***** The input

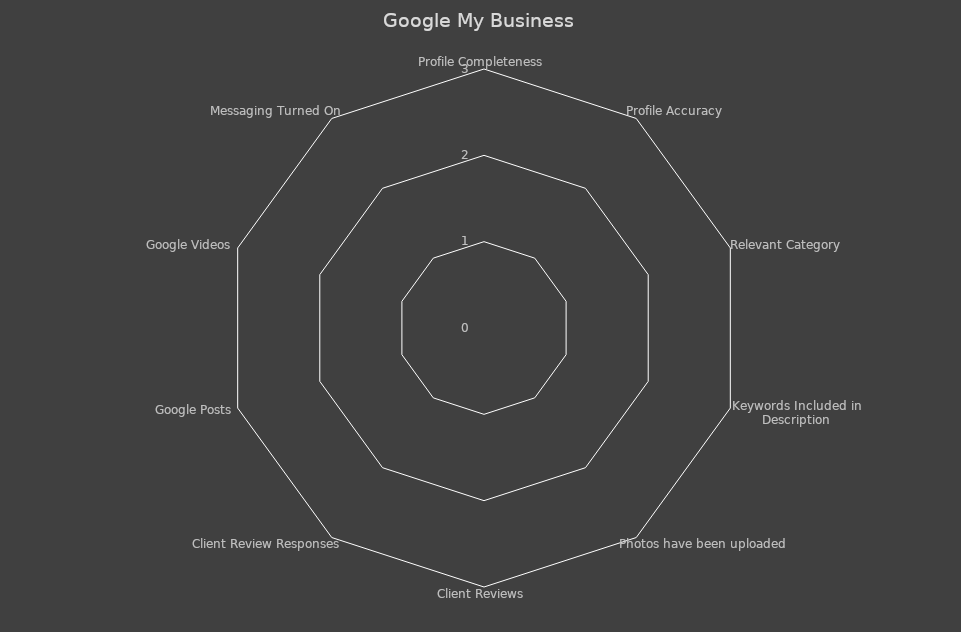
| Category | Series 0 |
|---|---|
| Profile Completeness | 0 |
| Profile Accuracy | 0 |
| Relevant Category | 0 |
| Keywords Included in Description | 0 |
| Photos have been uploaded | 0 |
| Client Reviews | 0 |
| Client Review Responses | 0 |
| Google Posts | 0 |
| Google Videos | 0 |
| Messaging Turned On | 0 |
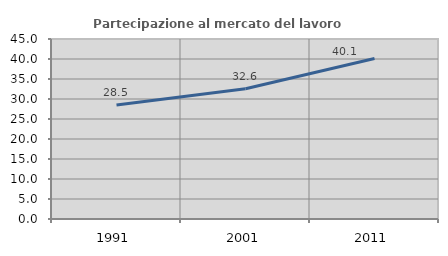
| Category | Partecipazione al mercato del lavoro  femminile |
|---|---|
| 1991.0 | 28.511 |
| 2001.0 | 32.556 |
| 2011.0 | 40.118 |
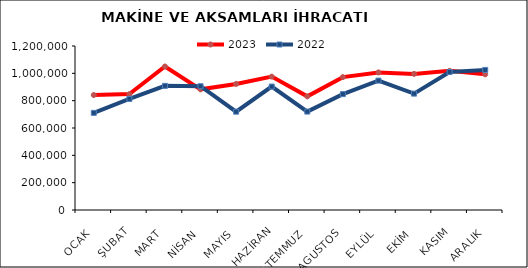
| Category | 2023 | 2022 |
|---|---|---|
| OCAK | 841196.85 | 710623.132 |
| ŞUBAT | 847880.976 | 812964.407 |
| MART | 1050187.853 | 908444.95 |
| NİSAN | 882967.952 | 905617.862 |
| MAYIS | 922539.206 | 719443.063 |
| HAZİRAN | 976098.705 | 903199.896 |
| TEMMUZ | 831436.518 | 720125.869 |
| AGUSTOS | 972190.379 | 847900.019 |
| EYLÜL | 1006637.542 | 946727.587 |
| EKİM | 995989.496 | 851497.613 |
| KASIM | 1017984.612 | 1010023.239 |
| ARALIK | 992646.386 | 1024921.288 |
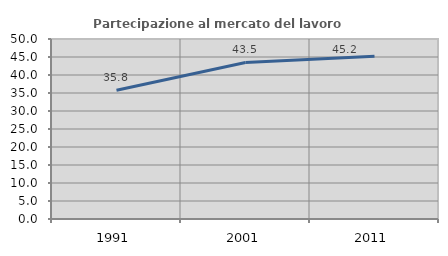
| Category | Partecipazione al mercato del lavoro  femminile |
|---|---|
| 1991.0 | 35.782 |
| 2001.0 | 43.476 |
| 2011.0 | 45.236 |
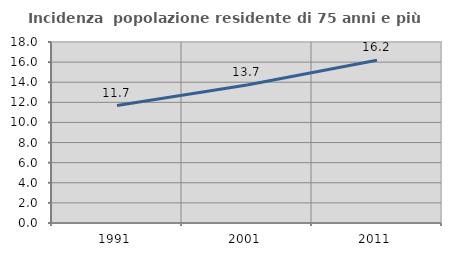
| Category | Incidenza  popolazione residente di 75 anni e più |
|---|---|
| 1991.0 | 11.675 |
| 2001.0 | 13.72 |
| 2011.0 | 16.185 |
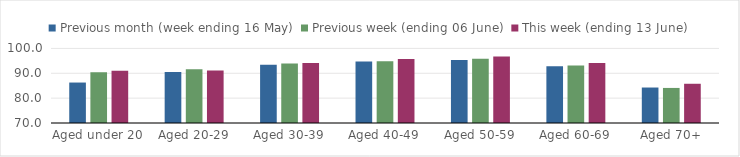
| Category | Previous month (week ending 16 May) | Previous week (ending 06 June) | This week (ending 13 June) |
|---|---|---|---|
| Aged under 20 | 86.277 | 90.419 | 90.991 |
| Aged 20-29 | 90.523 | 91.646 | 91.111 |
| Aged 30-39 | 93.442 | 93.929 | 94.162 |
| Aged 40-49 | 94.773 | 94.833 | 95.797 |
| Aged 50-59 | 95.349 | 95.803 | 96.794 |
| Aged 60-69 | 92.786 | 93.103 | 94.12 |
| Aged 70+ | 84.272 | 84.106 | 85.783 |
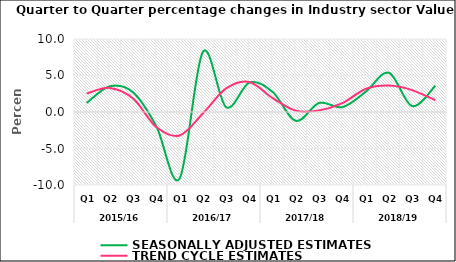
| Category | SEASONALLY ADJUSTED ESTIMATES | TREND CYCLE ESTIMATES |
|---|---|---|
| 0 | 1.242 | 2.53 |
| 1 | 3.522 | 3.301 |
| 2 | 2.68 | 1.85 |
| 3 | -1.976 | -2.061 |
| 4 | -9.107 | -3.212 |
| 5 | 8.238 | -0.202 |
| 6 | 0.662 | 3.228 |
| 7 | 4.023 | 4.119 |
| 8 | 2.746 | 1.909 |
| 9 | -1.213 | 0.19 |
| 10 | 1.238 | 0.223 |
| 11 | 0.665 | 1.211 |
| 12 | 2.757 | 3.156 |
| 13 | 5.365 | 3.619 |
| 14 | 0.813 | 2.998 |
| 15 | 3.601 | 1.61 |
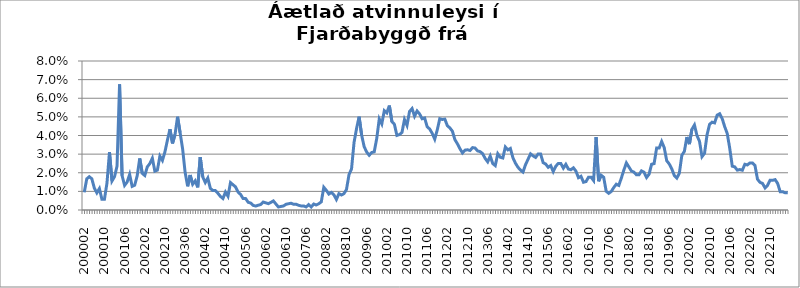
| Category | Series 0 |
|---|---|
| 200002 | 0.009 |
| 200003 | 0.017 |
| 200004 | 0.018 |
| 200005 | 0.017 |
| 200006 | 0.012 |
| 200007 | 0.009 |
| 200008 | 0.012 |
| 200009 | 0.006 |
| 200010 | 0.006 |
| 200011 | 0.014 |
| 200012 | 0.031 |
| 200101 | 0.016 |
| 200102 | 0.018 |
| 200103 | 0.024 |
| 200104 | 0.067 |
| 200105 | 0.018 |
| 200106 | 0.013 |
| 200107 | 0.015 |
| 200108 | 0.019 |
| 200109 | 0.013 |
| 200110 | 0.013 |
| 200111 | 0.018 |
| 200112 | 0.028 |
| 200201 | 0.02 |
| 200202 | 0.019 |
| 200203 | 0.023 |
| 200204 | 0.025 |
| 200205 | 0.028 |
| 200206 | 0.021 |
| 200207 | 0.021 |
| 200208 | 0.029 |
| 200209 | 0.027 |
| 200210 | 0.031 |
| 200211 | 0.038 |
| 200212 | 0.043 |
| 200301 | 0.036 |
| 200302 | 0.041 |
| 200303 | 0.05 |
| 200304 | 0.042 |
| 200305 | 0.033 |
| 200306 | 0.02 |
| 200307 | 0.013 |
| 200308 | 0.019 |
| 200309 | 0.014 |
| 200310 | 0.016 |
| 200311 | 0.012 |
| 200312 | 0.028 |
| 200401 | 0.018 |
| 200402 | 0.015 |
| 200403 | 0.017 |
| 200404 | 0.012 |
| 200405 | 0.01 |
| 200406 | 0.01 |
| 200407 | 0.009 |
| 200408 | 0.007 |
| 200409 | 0.006 |
| 200410 | 0.01 |
| 200411 | 0.007 |
| 200412 | 0.015 |
| 200501 | 0.014 |
| 200502 | 0.012 |
| 200503 | 0.01 |
| 200504 | 0.008 |
| 200505 | 0.006 |
| 200506 | 0.006 |
| 200507 | 0.004 |
| 200508 | 0.004 |
| 200509 | 0.002 |
| 200510 | 0.002 |
| 200511 | 0.003 |
| 200512 | 0.003 |
| 200601 | 0.004 |
| 200602 | 0.004 |
| 200603 | 0.003 |
| 200604 | 0.004 |
| 200605 | 0.005 |
| 200606 | 0.003 |
| 200607 | 0.002 |
| 200608 | 0.002 |
| 200609 | 0.002 |
| 200610 | 0.003 |
| 200611 | 0.003 |
| 200612 | 0.004 |
| 200701 | 0.003 |
| 200702 | 0.003 |
| 200703 | 0.003 |
| 200704 | 0.002 |
| 200705 | 0.002 |
| 200706 | 0.002 |
| 200707 | 0.003 |
| 200708 | 0.002 |
| 200709 | 0.003 |
| 200710 | 0.003 |
| 200711 | 0.003 |
| 200712 | 0.004 |
| 200801 | 0.012 |
| 200802 | 0.011 |
| 200803 | 0.009 |
| 200804 | 0.009 |
| 200805 | 0.008 |
| 200806 | 0.006 |
| 200807 | 0.009 |
| 200808 | 0.008 |
| 200809 | 0.009 |
| 200810 | 0.011 |
| 200811 | 0.019 |
| 200812 | 0.022 |
| 200901 | 0.036 |
| 200902 | 0.044 |
| 200903 | 0.05 |
| 200904 | 0.04 |
| 200905 | 0.034 |
| 200906 | 0.031 |
| 200907 | 0.029 |
| 200908 | 0.031 |
| 200909 | 0.031 |
| 200910 | 0.038 |
| 200911 | 0.049 |
| 200912 | 0.046 |
| 201001 | 0.053 |
| 201002 | 0.052 |
| 201003 | 0.056 |
| 201004 | 0.048 |
| 201005 | 0.046 |
| 201006 | 0.04 |
| 201007 | 0.04 |
| 201008 | 0.042 |
| 201009 | 0.049 |
| 201010 | 0.045 |
| 201011 | 0.053 |
| 201012 | 0.054 |
| 201101 | 0.05 |
| 201102 | 0.053 |
| 201103 | 0.052 |
| 201104 | 0.049 |
| 201105 | 0.049 |
| 201106 | 0.045 |
| 201107 | 0.043 |
| 201108 | 0.041 |
| 201109 | 0.038 |
| 201110 | 0.043 |
| 201111 | 0.049 |
| 201112 | 0.049 |
| 201201 | 0.049 |
| 201202 | 0.045 |
| 201203 | 0.044 |
| 201204 | 0.042 |
| 201205 | 0.038 |
| 201206 | 0.036 |
| 201207 | 0.033 |
| 201208 | 0.031 |
| 201209 | 0.032 |
| 201210 | 0.032 |
| 201211 | 0.032 |
| 201212 | 0.034 |
| 201301 | 0.033 |
| 201302 | 0.032 |
| 201303 | 0.031 |
| 201304 | 0.03 |
| 201305 | 0.028 |
| 201306 | 0.026 |
| 201307 | 0.029 |
| 201308 | 0.025 |
| 201309 | 0.024 |
| 201310 | 0.03 |
| 201311 | 0.028 |
| 201312 | 0.028 |
| 201401 | 0.034 |
| 201402 | 0.032 |
| 201403 | 0.033 |
| 201404 | 0.028 |
| 201405 | 0.025 |
| 201406 | 0.023 |
| 201407 | 0.021 |
| 201408 | 0.02 |
| 201409 | 0.024 |
| 201410 | 0.027 |
| 201411 | 0.03 |
| 201412 | 0.029 |
| 201501 | 0.028 |
| 201502 | 0.03 |
| 201503 | 0.03 |
| 201504 | 0.025 |
| 201505 | 0.025 |
| 201506 | 0.023 |
| 201507 | 0.024 |
| 201508 | 0.021 |
| 201509 | 0.023 |
| 201510 | 0.025 |
| 201511 | 0.025 |
| 201512 | 0.022 |
| 201601 | 0.025 |
| 201602 | 0.022 |
| 201603 | 0.022 |
| 201604 | 0.023 |
| 201605 | 0.021 |
| 201606 | 0.017 |
| 201607 | 0.018 |
| 201608 | 0.015 |
| 201609 | 0.015 |
| 201610 | 0.018 |
| 201611 | 0.018 |
| 201612 | 0.016 |
| 201701 | 0.039 |
| 201702 | 0.015 |
| 201703 | 0.019 |
| 201704 | 0.018 |
| 201705 | 0.01 |
| 201706 | 0.009 |
| 201707 | 0.01 |
| 201708 | 0.012 |
| 201709 | 0.014 |
| 201710 | 0.013 |
| 201711 | 0.017 |
| 201712 | 0.021 |
| 201801 | 0.025 |
| 201802 | 0.023 |
| 201803 | 0.021 |
| 201804 | 0.02 |
| 201805 | 0.019 |
| 201806 | 0.019 |
| 201807 | 0.021 |
| 201808 | 0.02 |
| 201809 | 0.017 |
| 201810 | 0.019 |
| 201811 | 0.025 |
| 201812 | 0.025 |
| 201901 | 0.033 |
| 201902 | 0.033 |
| 201903 | 0.037 |
| 201904 | 0.034 |
| 201905 | 0.026 |
| 201906 | 0.025 |
| 201907 | 0.022 |
| 201908 | 0.019 |
| 201909 | 0.017 |
| 201910 | 0.02 |
| 201911 | 0.029 |
| 201912 | 0.031 |
| 202001 | 0.039 |
| 202002 | 0.035 |
| 202003*** | 0.043 |
| 202004 | 0.046 |
| 202005 | 0.04 |
| 202006 | 0.037 |
| 202007 | 0.029 |
| 202008 | 0.03 |
| 202009 | 0.04 |
| 202010 | 0.046 |
| 202011 | 0.047 |
| 202012 | 0.047 |
| 202101 | 0.051 |
| 202102 | 0.052 |
| 202103 | 0.049 |
| 202104 | 0.045 |
| 202105 | 0.041 |
| 202106 | 0.033 |
| 202107 | 0.024 |
| 202108 | 0.023 |
| 202109 | 0.021 |
| 202110 | 0.022 |
| 202111 | 0.021 |
| 202112 | 0.025 |
| 202201 | 0.024 |
| 202202 | 0.025 |
| 202203 | 0.025 |
| 202204 | 0.024 |
| 202205 | 0.017 |
| 202206 | 0.015 |
| 202207 | 0.014 |
| 202208 | 0.012 |
| 202209 | 0.013 |
| 202210 | 0.016 |
| 202211 | 0.016 |
| 202212 | 0.016 |
| 202301 | 0.014 |
| 202302 | 0.01 |
| 202303 | 0.01 |
| 202304 | 0.009 |
| 202305 | 0.009 |
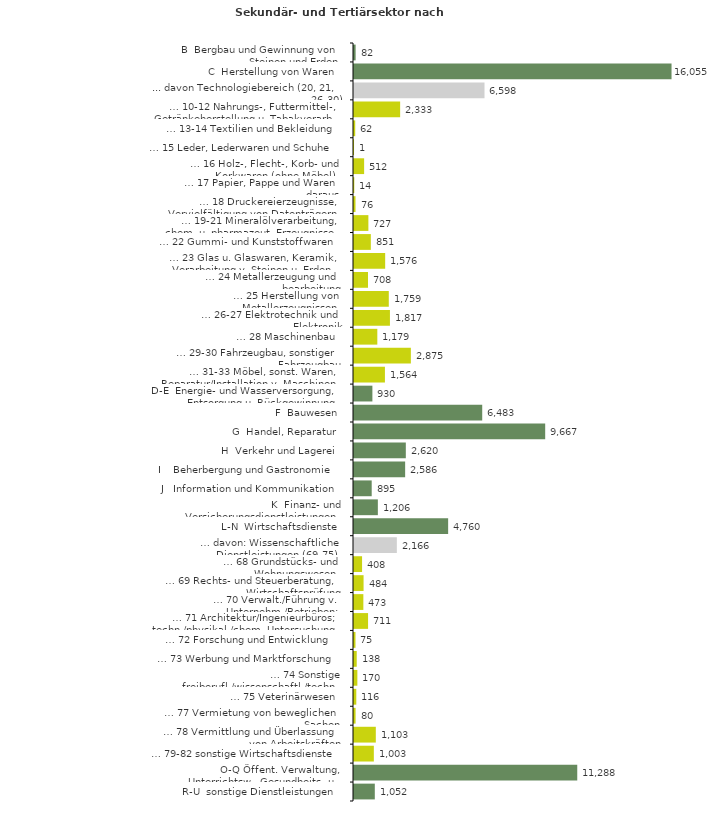
| Category | Series 0 |
|---|---|
| B  Bergbau und Gewinnung von Steinen und Erden | 82 |
| C  Herstellung von Waren | 16055 |
| ... davon Technologiebereich (20, 21, 26-30) | 6598 |
| … 10-12 Nahrungs-, Futtermittel-, Getränkeherstellung u. Tabakverarb. | 2333 |
| … 13-14 Textilien und Bekleidung | 62 |
| … 15 Leder, Lederwaren und Schuhe | 1 |
| … 16 Holz-, Flecht-, Korb- und Korkwaren (ohne Möbel)  | 512 |
| … 17 Papier, Pappe und Waren daraus  | 14 |
| … 18 Druckereierzeugnisse, Vervielfältigung von Datenträgern | 76 |
| … 19-21 Mineralölverarbeitung, chem. u. pharmazeut. Erzeugnisse | 727 |
| … 22 Gummi- und Kunststoffwaren | 851 |
| … 23 Glas u. Glaswaren, Keramik, Verarbeitung v. Steinen u. Erden  | 1576 |
| … 24 Metallerzeugung und -bearbeitung | 708 |
| … 25 Herstellung von Metallerzeugnissen  | 1759 |
| … 26-27 Elektrotechnik und Elektronik | 1817 |
| … 28 Maschinenbau | 1179 |
| … 29-30 Fahrzeugbau, sonstiger Fahrzeugbau | 2875 |
| … 31-33 Möbel, sonst. Waren, Reparatur/Installation v. Maschinen | 1564 |
| D-E  Energie- und Wasserversorgung, Entsorgung u. Rückgewinnung | 930 |
| F  Bauwesen | 6483 |
| G  Handel, Reparatur | 9667 |
| H  Verkehr und Lagerei | 2620 |
| I    Beherbergung und Gastronomie | 2586 |
| J   Information und Kommunikation | 895 |
| K  Finanz- und Versicherungsdienstleistungen | 1206 |
| L-N  Wirtschaftsdienste | 4760 |
| … davon: Wissenschaftliche Dienstleistungen (69-75) | 2166 |
| … 68 Grundstücks- und Wohnungswesen  | 408 |
| … 69 Rechts- und Steuerberatung, Wirtschaftsprüfung | 484 |
| … 70 Verwalt./Führung v. Unternehm./Betrieben; Unternehmensberat. | 473 |
| … 71 Architektur/Ingenieurbüros; techn./physikal./chem. Untersuchung | 711 |
| … 72 Forschung und Entwicklung  | 75 |
| … 73 Werbung und Marktforschung | 138 |
| … 74 Sonstige freiberufl./wissenschaftl./techn. Tätigkeiten | 170 |
| … 75 Veterinärwesen | 116 |
| … 77 Vermietung von beweglichen Sachen  | 80 |
| … 78 Vermittlung und Überlassung von Arbeitskräften | 1103 |
| … 79-82 sonstige Wirtschaftsdienste | 1003 |
| O-Q Öffent. Verwaltung, Unterrichtsw., Gesundheits- u. Sozialwesen | 11288 |
| R-U  sonstige Dienstleistungen | 1052 |
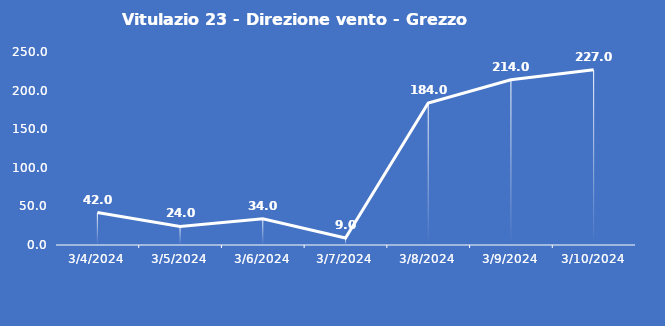
| Category | Vitulazio 23 - Direzione vento - Grezzo (°N) |
|---|---|
| 3/4/24 | 42 |
| 3/5/24 | 24 |
| 3/6/24 | 34 |
| 3/7/24 | 9 |
| 3/8/24 | 184 |
| 3/9/24 | 214 |
| 3/10/24 | 227 |
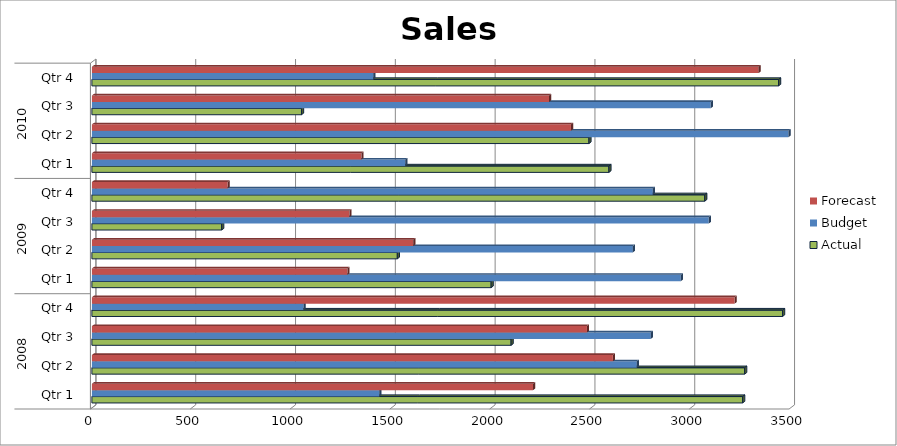
| Category | Actual | Budget | Forecast |
|---|---|---|---|
| 0 | 3260 | 1440 | 2210 |
| 1 | 3270 | 2730 | 2610 |
| 2 | 2100 | 2800 | 2480 |
| 3 | 3460 | 1060 | 3220 |
| 4 | 2000 | 2950 | 1280 |
| 5 | 1530 | 2710 | 1610 |
| 6 | 650 | 3090 | 1290 |
| 7 | 3070 | 2810 | 680 |
| 8 | 2590 | 1570 | 1350 |
| 9 | 2490 | 3490 | 2400 |
| 10 | 1050 | 3100 | 2290 |
| 11 | 3440 | 1410 | 3340 |
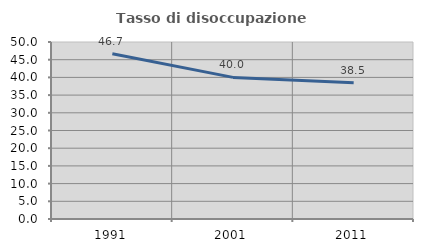
| Category | Tasso di disoccupazione giovanile  |
|---|---|
| 1991.0 | 46.667 |
| 2001.0 | 40 |
| 2011.0 | 38.462 |
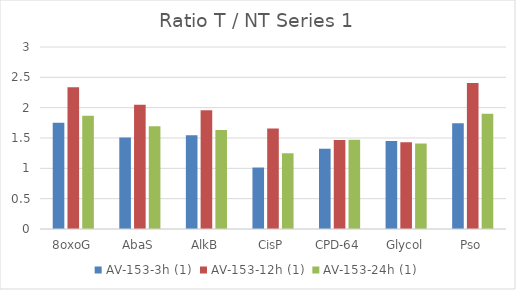
| Category | AV-153-3h (1) | AV-153-12h (1) | AV-153-24h (1) |
|---|---|---|---|
| 8oxoG | 1.753 | 2.336 | 1.867 |
| AbaS | 1.509 | 2.047 | 1.695 |
| AlkB | 1.543 | 1.958 | 1.633 |
| CisP | 1.013 | 1.655 | 1.249 |
| CPD-64 | 1.323 | 1.466 | 1.472 |
| Glycol | 1.451 | 1.429 | 1.409 |
| Pso | 1.744 | 2.406 | 1.902 |
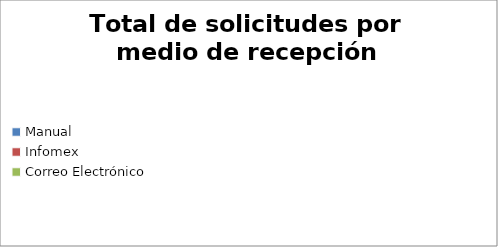
| Category | totales |
|---|---|
| Manual | 0 |
| Infomex | 0 |
| Correo Electrónico | 0 |
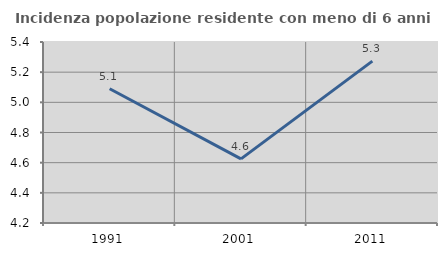
| Category | Incidenza popolazione residente con meno di 6 anni |
|---|---|
| 1991.0 | 5.09 |
| 2001.0 | 4.625 |
| 2011.0 | 5.273 |

**********

# [What needs to be done]
Every line in the records that holds the word "Erden" should be copied into the answer.

# [Result]
| B  Bergbau und Gewinnung von Steinen und Erden | 82 |
| … 23 Glas u. Glaswaren, Keramik, Verarbeitung v. Steinen u. Erden  | 1576 |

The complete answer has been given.